So why shouldn’t I laugh it up, at least?
“A lot’s happened this year that made me look at what I really want in life,” Buck chooses to say instead. “And… and one thing I can say for sure is that I want to become a father.”
Maddie touches his forearm lightly. “That’s great. It really is. And I’m not… I’m just surprised, that’s all.”
“I get that. I was surprised, too,” Buck replies.
“But… why would you keep this from us, from me? This is great news!”
Buck makes a face. “Because it’s weird?”
Because it’s futile?
“You wanting kids is not weird at all. Honestly, I’m still surprised you don’t have one already. You always loved kids, so much. And you’re great with them. I mean, just look at Jee doting on you. And you sure came around a lot, so I wondered that you didn’t…,” Maddie says, her voice trailing off.
Buck nudges her lightly. “Hey, I got the talk early on in my life. And I was taught very emphatically to always use protection, always.”
“Don’t remind me,” she grunts. “Because I was the one who had to give the talk to you.”
“I appreciated the diagrams and the flash cards. Has me very sure you’re gonna put out the greatest PowerPoint presentation ever for Jee, once it’s time to talk about the birds and the bees,” Buck laughs.

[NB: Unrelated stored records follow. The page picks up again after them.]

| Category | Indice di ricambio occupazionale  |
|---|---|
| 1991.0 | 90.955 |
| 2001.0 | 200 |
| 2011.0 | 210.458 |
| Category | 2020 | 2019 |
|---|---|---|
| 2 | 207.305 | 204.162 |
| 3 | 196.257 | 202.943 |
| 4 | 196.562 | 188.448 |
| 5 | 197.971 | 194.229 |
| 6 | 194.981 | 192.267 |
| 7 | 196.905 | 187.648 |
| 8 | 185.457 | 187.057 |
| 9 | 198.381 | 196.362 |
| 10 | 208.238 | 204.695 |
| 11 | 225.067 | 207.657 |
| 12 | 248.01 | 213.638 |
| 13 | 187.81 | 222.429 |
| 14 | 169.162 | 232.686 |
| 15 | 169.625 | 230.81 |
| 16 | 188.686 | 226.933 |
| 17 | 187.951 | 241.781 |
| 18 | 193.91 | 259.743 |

“So, there’s nothing weird at all about you wanting kids. I find it weird that you’ve been keeping this to yourself for so long, though. I mean, judging by the dates on some of the printouts, you’ve been doing research for a few weeks, at least,” Maddie says, gesturing at the apparent evidence of his own failures.

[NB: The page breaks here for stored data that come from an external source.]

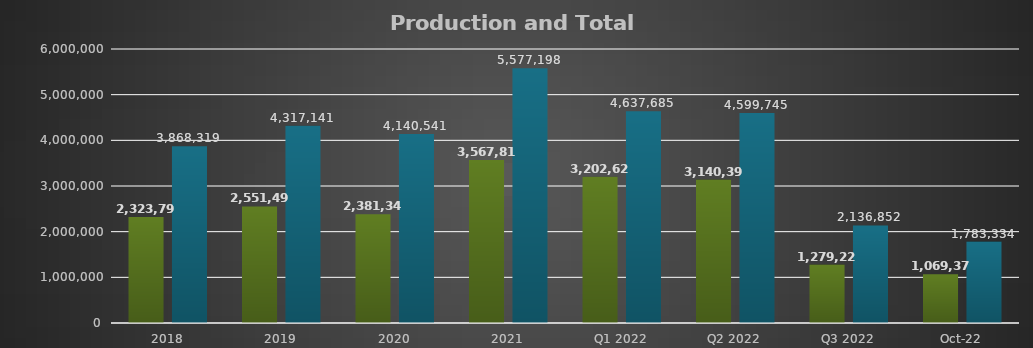
| Category | Production Ha | Total Ha* |
|---|---|---|
| 2018 | 2323798.97 | 3868318.93 |
| 2019 | 2551499 | 4317141 |
| 2020 | 2381340.48 | 4140541.15 |
| 2021 | 3567815 | 5577198 |
| Q1 2022 | 3202628 | 4637685 |
| Q2 2022 | 3140394 | 4599745 |
| Q3 2022 | 1279221.18 | 2136851.51 |
| Oct-22 | 1069379.46 | 1783334.14 |

“Well, once it dawned on me that this is what I wanted, I guess I just wanted to get a better understanding of what’s involved in the process before announcing my intentions,” Buck explains. Which is true enough. He figured that research would make it less scary, less daunting. While Buck is considered to be somewhat the “daredevil” on the job, he can’t say the same is true when it comes to those private matters. That’s why he actually went through the hassle to print things out, to have physical proof, to make this just a bit more real.
But in the end, none of it worked.
In the end, it’s all just fantasy and make-believe.
“But why not talk to me?” He can hear the pain there, which Buck probably should have anticipated.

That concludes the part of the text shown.